What a gift that is. That quiet. That change. That discovery. That…surprise for the reader?
Everything I’ve ever learned about writing poetry is forever a part of me. Those craft lessons, those intuitions—they’re like those little caterpillar cells that build butterflies.
The goo—my brain soup, language, even technology—those are the builder’s tools.
I yearn always for that feeling of surprise I get when I write something I didn’t even know I could.

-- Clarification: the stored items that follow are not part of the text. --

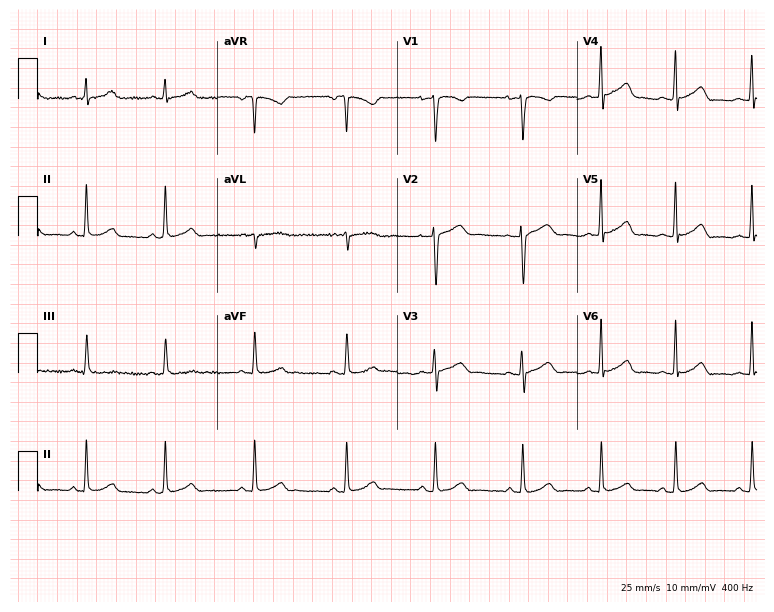
Resting 12-lead electrocardiogram (7.3-second recording at 400 Hz). Patient: a 28-year-old female. Read as a normal ECG.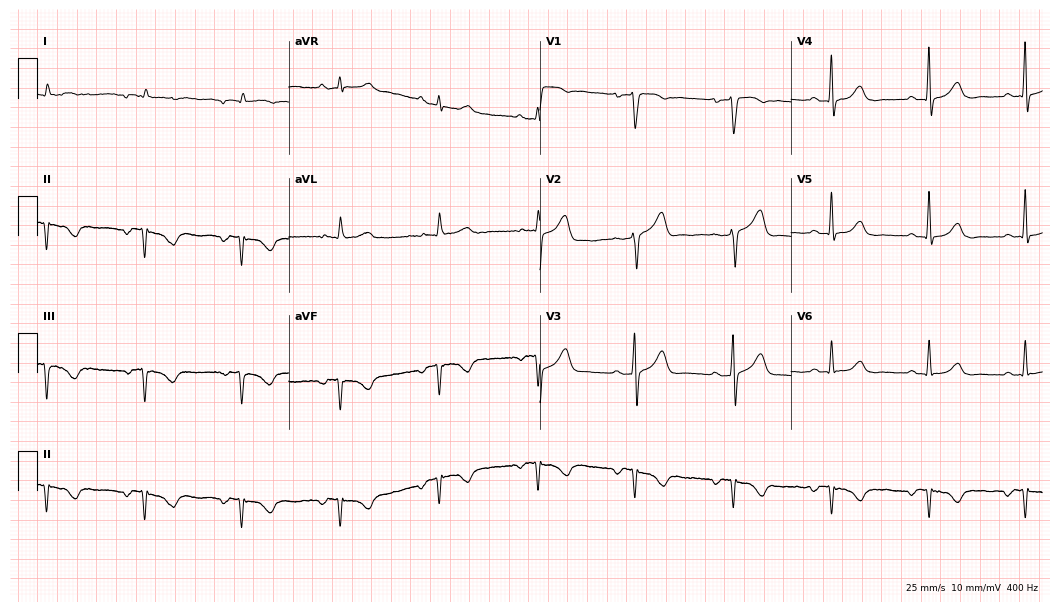
Standard 12-lead ECG recorded from a female, 84 years old (10.2-second recording at 400 Hz). None of these six findings is recorded: first-degree AV block, right bundle branch block (RBBB), left bundle branch block (LBBB), sinus bradycardia, atrial fibrillation (AF), sinus tachycardia. Other findings, if any, are not listed.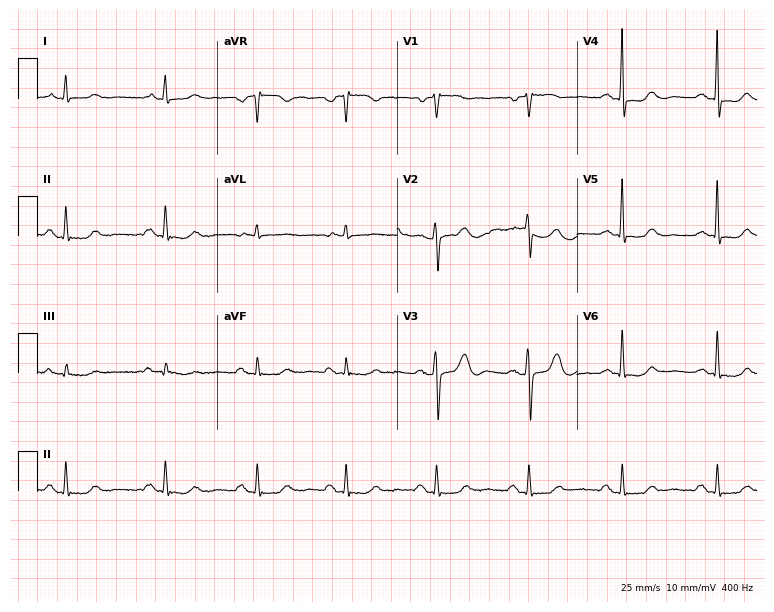
ECG — a 69-year-old female. Screened for six findings — first-degree AV block, right bundle branch block, left bundle branch block, sinus bradycardia, atrial fibrillation, sinus tachycardia — none is recorded.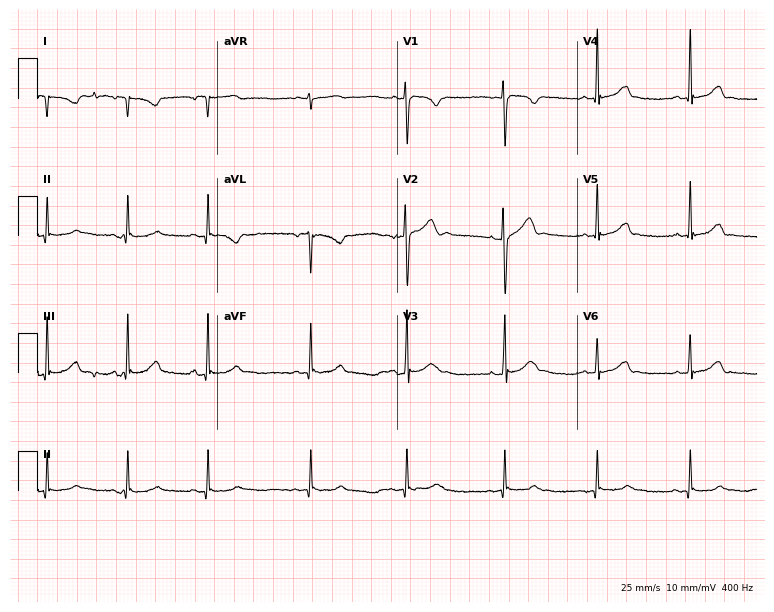
ECG — a woman, 20 years old. Screened for six findings — first-degree AV block, right bundle branch block (RBBB), left bundle branch block (LBBB), sinus bradycardia, atrial fibrillation (AF), sinus tachycardia — none is recorded. Findings outside these six are not listed.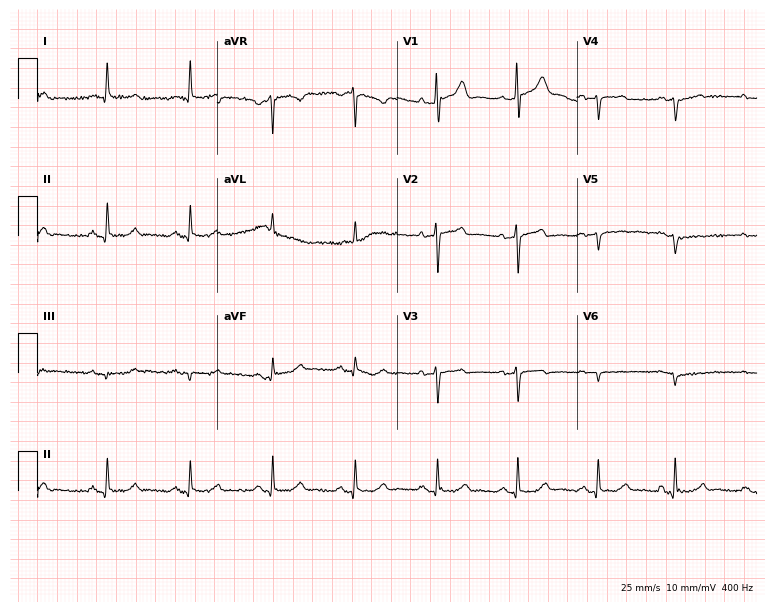
ECG (7.3-second recording at 400 Hz) — a 75-year-old man. Screened for six findings — first-degree AV block, right bundle branch block, left bundle branch block, sinus bradycardia, atrial fibrillation, sinus tachycardia — none is recorded. Findings outside these six are not listed.

Time is an invention, but those of us on the Gregorian calendar have collectively (and arbitrarily) agreed that we just started a new year. And culturally, some of us associate that with a new beginning—though really this is just a continuation of something we’ve already been doing. I haven’t thought of my guide word this year (and no, it’s not going to be “soup”), but I am thinking a lot about resisting the urge to be new.
I am not new. I am persisting.
The butterfly isn’t new. It’s just a new outfit.
The soup isn’t new. Everything about it already existed. I just forced them into the same room.
How am I reorganizing myself, though? How am I building something from the parts given to me over these past years? Everything I’ve learned?
I don’t know yet.
But to you, dear reader, I wish you a joyful continuation of discovery. May you forget what doesn’t serve you. May your soup be bubbly and nourishing. And may you fly on wings you never knew you could have.